Material for this task Start Marker
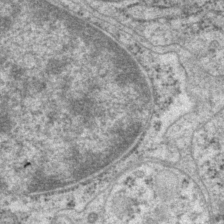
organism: P. pacificus
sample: Pharynx
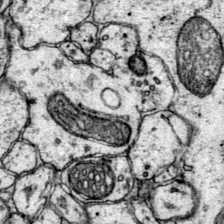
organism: Mouse
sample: Primary visual cortex
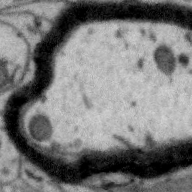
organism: Zebra finch
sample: Brain
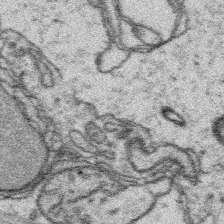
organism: Platynereis dumerilii
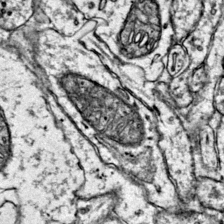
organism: Mouse
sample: Primary visual cortex
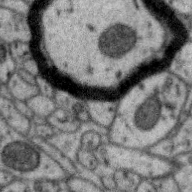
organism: Zebra finch
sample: Brain
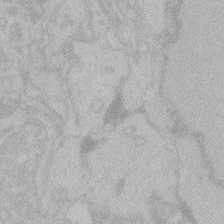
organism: Zebrafish
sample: Macrophage infected with Toxoplasma gondii
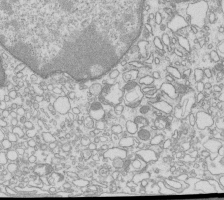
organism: Mouse
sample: Macrophages
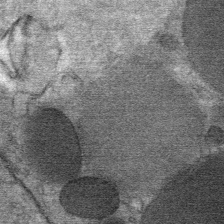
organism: Mouse
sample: Mouse Salivary gland
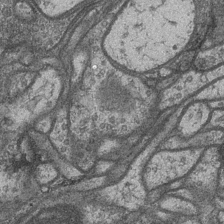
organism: Drosophila
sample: Optic medulla
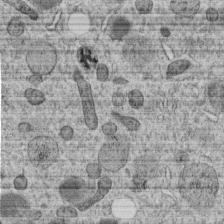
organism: C. elegans
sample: C. elegans embryo early stage
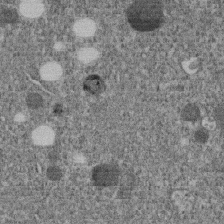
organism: C. elegans
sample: C. elegans embryo early stage
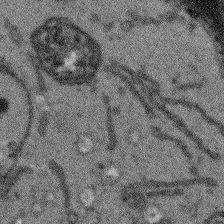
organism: Arabidopsis thaliana
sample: Root tip
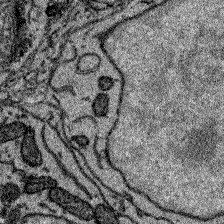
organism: Zebrafish
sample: Larval olfactory bulb
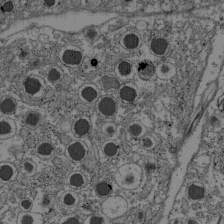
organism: C57BL Mouse
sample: Pancreatic islet
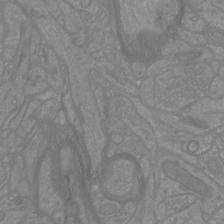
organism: Mouse
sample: Cortical neurons
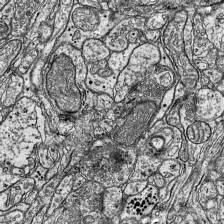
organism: Mouse
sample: Visual Cortex
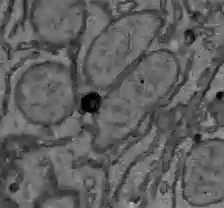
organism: C57BL Mouse
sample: Liver
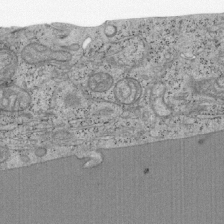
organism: Human
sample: HeLa cells
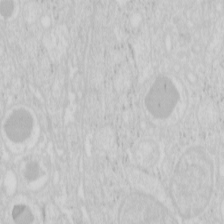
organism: Mouse
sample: Pancreas
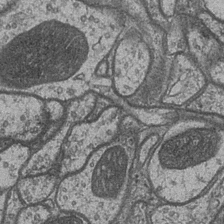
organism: Drosophila
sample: Optic medulla
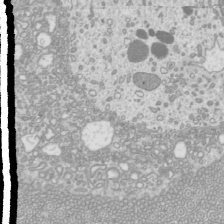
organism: Mouse
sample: Cilia; mouse epididymis
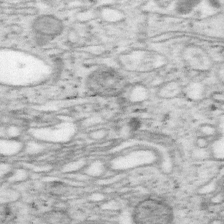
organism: Mouse
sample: OT-I killer T cells with ID8 ovarian cancer cells
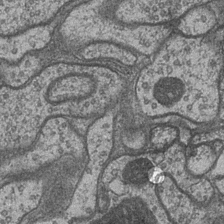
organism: Drosophila
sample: Optic medulla
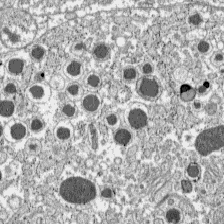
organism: C57BL Mouse
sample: Pancreatic islet
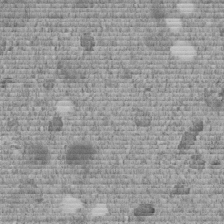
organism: C. elegans
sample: C. elegans embryo early stage
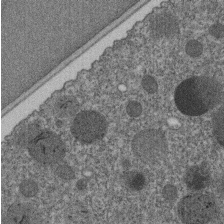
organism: C. elegans
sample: C. elegans embryo early stage
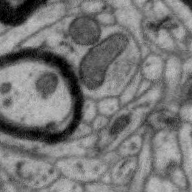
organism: Zebra finch
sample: Brain
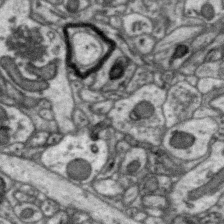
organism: Zebra finch
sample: Brain
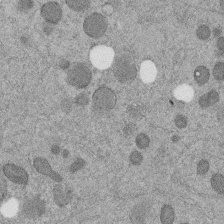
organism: C. elegans
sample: C. elegans embryo early stage
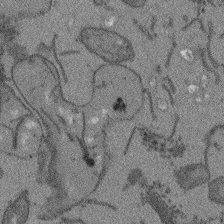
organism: Arabidopsis thaliana
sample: Root tip
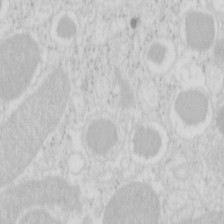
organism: Mouse
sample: Pancreas
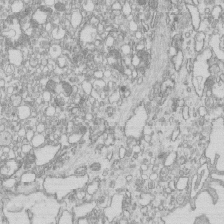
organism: Mouse
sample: Macrophages
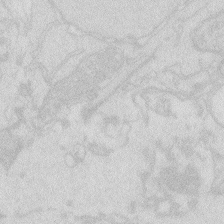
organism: Zebrafish
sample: Macrophage
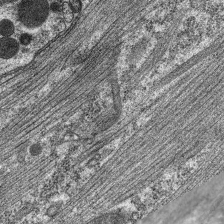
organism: C. elegans
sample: Pharynx
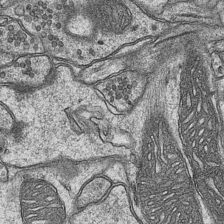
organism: Mouse
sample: CA1 Hippocampus
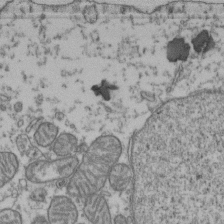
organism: Human
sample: Activated Jurkat CD4+ T cells
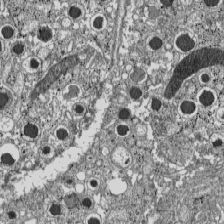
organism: C57BL Mouse
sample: Pancreatic islet
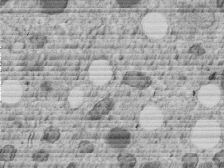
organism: C. elegans
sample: C. elegans embryo early stage
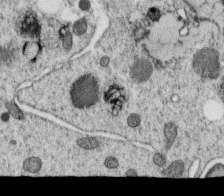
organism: C. elegans
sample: C. elegans oocyte; sperm cells
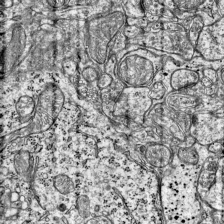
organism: Mouse
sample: Visual Cortex
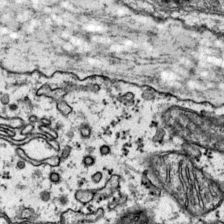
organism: Mouse
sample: Primary visual cortex
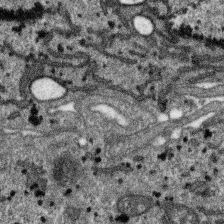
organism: Human
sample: Lung epithelial cells infected with SARS-CoV-2
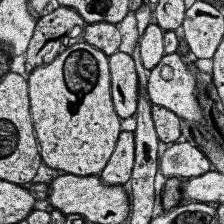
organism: Human
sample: Temporal Lobe
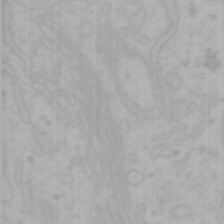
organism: Mouse
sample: Choroid plexus
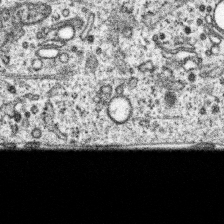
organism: Human
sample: HeLa cells
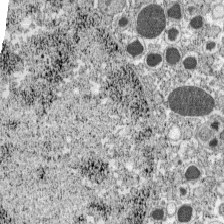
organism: C57BL Mouse
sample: Pancreatic islet
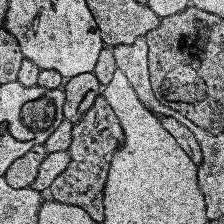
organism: Human
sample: Temporal Lobe
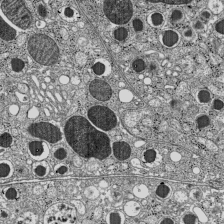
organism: C57BL Mouse
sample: Pancreatic islet
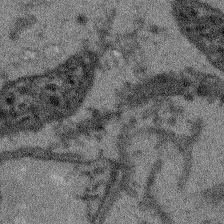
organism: Arabidopsis thaliana
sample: Root tip
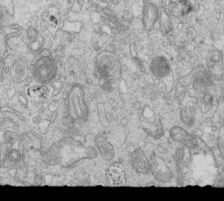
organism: Mouse
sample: Multiciliated cells
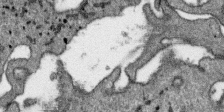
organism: Human
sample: Lung epithelial cells, uninfected (mock) control
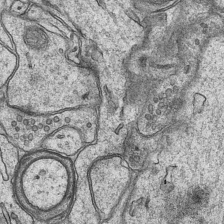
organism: Mouse
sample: CA1 Hippocampus
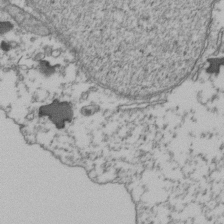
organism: Human
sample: Activated Jurkat CD4+ T cells
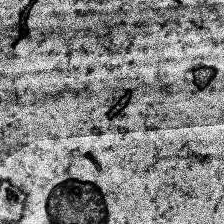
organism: Human
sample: Temporal Lobe
Material for this task End Marker
The material above must be set down word for word, with no picture carried over.

organism: P. pacificus
sample: Pharynx
organism: Mouse
sample: Primary visual cortex
organism: Zebra finch
sample: Brain
organism: Platynereis dumerilii
organism: Mouse
sample: Primary visual cortex
organism: Zebra finch
sample: Brain
organism: Zebrafish
sample: Macrophage infected with Toxoplasma gondii
organism: Mouse
sample: Macrophages
organism: Mouse
sample: Mouse Salivary gland
organism: Drosophila
sample: Optic medulla
organism: C. elegans
sample: C. elegans embryo early stage
organism: C. elegans
sample: C. elegans embryo early stage
organism: Arabidopsis thaliana
sample: Root tip
organism: Zebrafish
sample: Larval olfactory bulb
organism: C57BL Mouse
sample: Pancreatic islet
organism: Mouse
sample: Cortical neurons
organism: Mouse
sample: Visual Cortex
organism: C57BL Mouse
sample: Liver
organism: Human
sample: HeLa cells
organism: Mouse
sample: Pancreas
organism: Drosophila
sample: Optic medulla
organism: Mouse
sample: Cilia; mouse epididymis
organism: Mouse
sample: OT-I killer T cells with ID8 ovarian cancer cells
organism: Drosophila
sample: Optic medulla
organism: C57BL Mouse
sample: Pancreatic islet
organism: C. elegans
sample: C. elegans embryo early stage
organism: C. elegans
sample: C. elegans embryo early stage
organism: Zebra finch
sample: Brain
organism: Zebra finch
sample: Brain
organism: C. elegans
sample: C. elegans embryo early stage
organism: Arabidopsis thaliana
sample: Root tip
organism: Mouse
sample: Pancreas
organism: Mouse
sample: Macrophages
organism: Zebrafish
sample: Macrophage
organism: C. elegans
sample: Pharynx
organism: Mouse
sample: CA1 Hippocampus
organism: Human
sample: Activated Jurkat CD4+ T cells
organism: C57BL Mouse
sample: Pancreatic islet
organism: C. elegans
sample: C. elegans embryo early stage
organism: C. elegans
sample: C. elegans oocyte; sperm cells
organism: Mouse
sample: Visual Cortex
organism: Mouse
sample: Primary visual cortex
organism: Human
sample: Lung epithelial cells infected with SARS-CoV-2
organism: Human
sample: Temporal Lobe
organism: Mouse
sample: Choroid plexus
organism: Human
sample: HeLa cells
organism: C57BL Mouse
sample: Pancreatic islet
organism: Human
sample: Temporal Lobe
organism: C57BL Mouse
sample: Pancreatic islet
organism: Arabidopsis thaliana
sample: Root tip
organism: Mouse
sample: Multiciliated cells
organism: Human
sample: Lung epithelial cells, uninfected (mock) control
organism: Mouse
sample: CA1 Hippocampus
organism: Human
sample: Activated Jurkat CD4+ T cells
organism: Human
sample: Temporal Lobe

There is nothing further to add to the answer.